- _WHAT IS REQUIRED_:
Repeat the listing exactly, line by line, and leave the pictures behind.

- _DATASET RECORDS_:
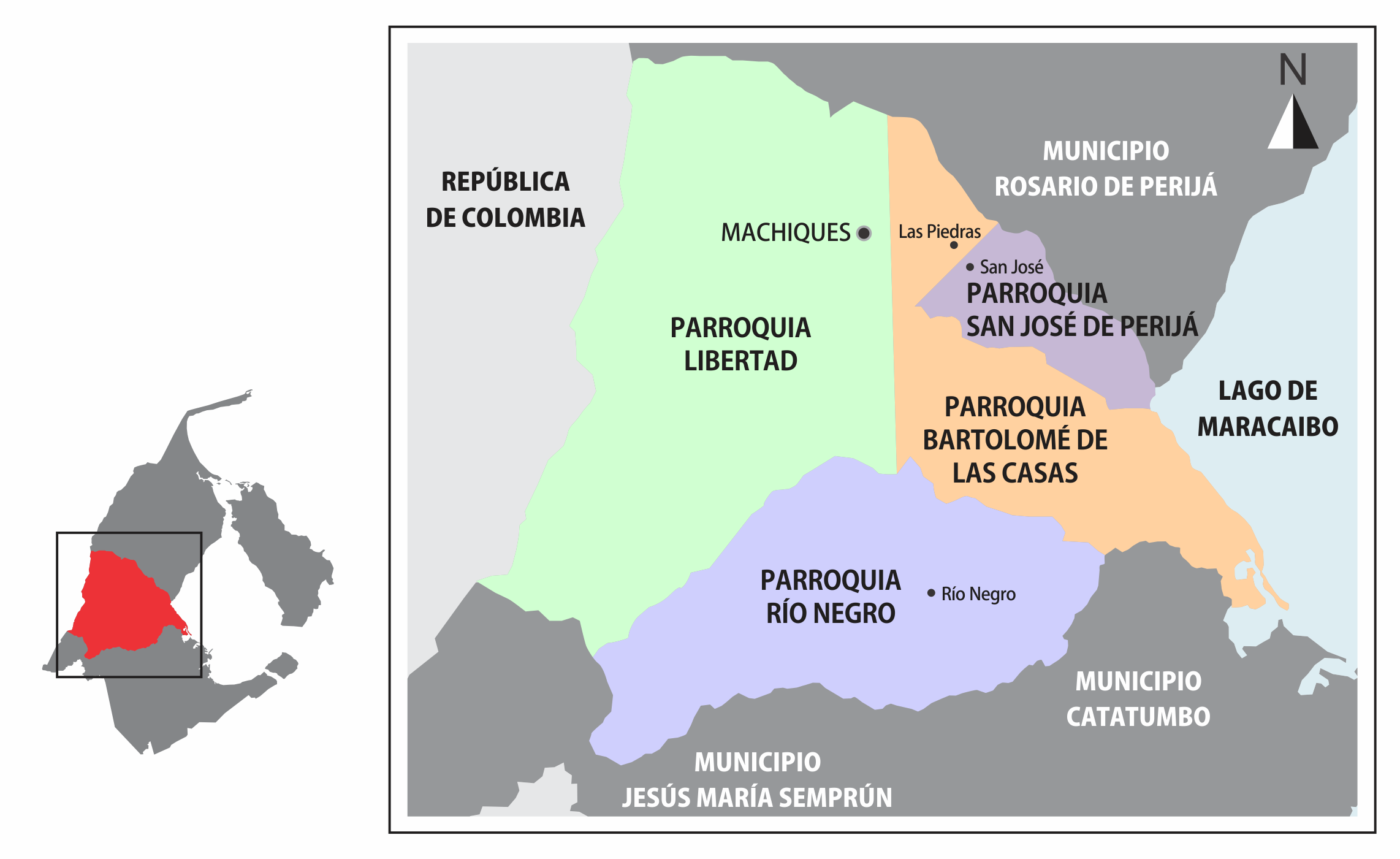 Ubicación de Municipio Machiques de Perijá Municipio: Machiques de Perijá. Fundada: 18 de Noviembre de 1841. Extensión Territorial: 10.361 Km2. Altitud: 100 msnm. Situación Geográfica: Norte: Municipio Rosario de Perijá, Sur: Municipio Catatumbo y Jesús María Semprun, Este: Lago de Maracaibo, Oeste: República de Colombia. Parroquias: Libertad, San José de Perijá, Bartolomé de las Casas y Río Negro. Etnias: Yukpa, Barí y Motilones. Clima: Tropical lluvioso de bosque y selva. Vegetación: Tipo bosque seco y bosque húmedo. Hidrografía: Río Negro, Río Apón, Río Macoita, Río Santa Ana, Río Yaza, Río Lora, Río Tokuko, Río Aricuizá. Relieve: Presenta relieva plano y montañoso abrupto. Economía: Ganadería, Agricultura, Cultivo de Café y Comercio. Religión: Católica y otras.
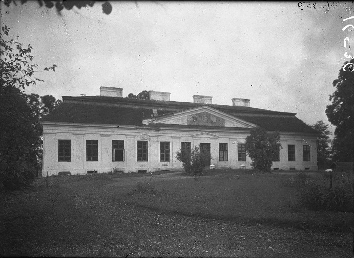 Беларуская (тарашкевіца): Ёды (Jody), палац Лапацінскіх (Łapacinski)
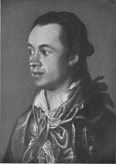 Friedrich Hildebrand von Einsiedel (1750-1828). Wie Carl Siegmund Freiherr von Seckendorff war auch Einsiedel, der 1776 Kammerherr bei der Herzogin-Mutter wurde, als Dichter, Übersetzer von Terenz und Calderon und Musiker begabt. Goethe und er bewahrten sich durch ihr ganzes Leben - Einsiedel starb als Oberappellationsgerichtspräsident in Jena - gegenseitige Freundschaft.
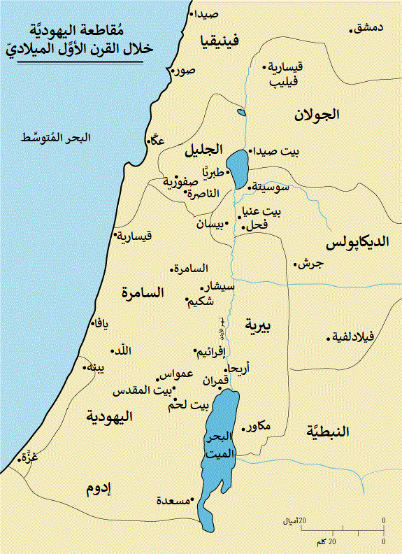 مُقاطعة اليهوديَّة الرومانيَّة خلال القرن الأوَّل الميلادي.
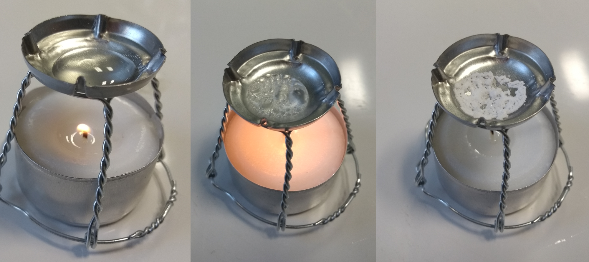 Eindampfen einer Salzlösung im Microscale-Experiment: Das Teelicht erhitzt die Schale der Agraffe (Metallverschluss einer Sektflasche, links), sodass das Wasser siedet (mittig) und verdampft. Übrig bleibt das Salz im festen Zustand (rechts).
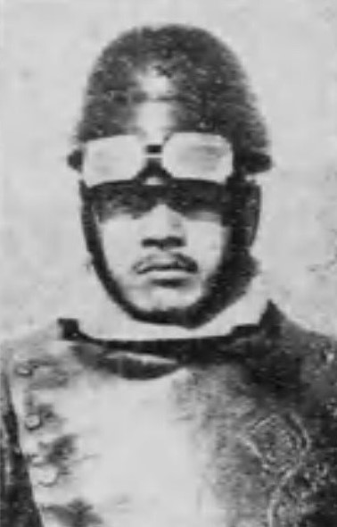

- _ANSWER TO THIS PROBLEM_:
 Ubicación de Municipio Machiques de Perijá Municipio: Machiques de Perijá. Fundada: 18 de Noviembre de 1841. Extensión Territorial: 10.361 Km2. Altitud: 100 msnm. Situación Geográfica: Norte: Municipio Rosario de Perijá, Sur: Municipio Catatumbo y Jesús María Semprun, Este: Lago de Maracaibo, Oeste: República de Colombia. Parroquias: Libertad, San José de Perijá, Bartolomé de las Casas y Río Negro. Etnias: Yukpa, Barí y Motilones. Clima: Tropical lluvioso de bosque y selva. Vegetación: Tipo bosque seco y bosque húmedo. Hidrografía: Río Negro, Río Apón, Río Macoita, Río Santa Ana, Río Yaza, Río Lora, Río Tokuko, Río Aricuizá. Relieve: Presenta relieva plano y montañoso abrupto. Economía: Ganadería, Agricultura, Cultivo de Café y Comercio. Religión: Católica y otras.
 Беларуская (тарашкевіца): Ёды (Jody), палац Лапацінскіх (Łapacinski)
 Friedrich Hildebrand von Einsiedel (1750-1828). Wie Carl Siegmund Freiherr von Seckendorff war auch Einsiedel, der 1776 Kammerherr bei der Herzogin-Mutter wurde, als Dichter, Übersetzer von Terenz und Calderon und Musiker begabt. Goethe und er bewahrten sich durch ihr ganzes Leben - Einsiedel starb als Oberappellationsgerichtspräsident in Jena - gegenseitige Freundschaft.
 مُقاطعة اليهوديَّة الرومانيَّة خلال القرن الأوَّل الميلادي.
 Eindampfen einer Salzlösung im Microscale-Experiment: Das Teelicht erhitzt die Schale der Agraffe (Metallverschluss einer Sektflasche, links), sodass das Wasser siedet (mittig) und verdampft. Übrig bleibt das Salz im festen Zustand (rechts).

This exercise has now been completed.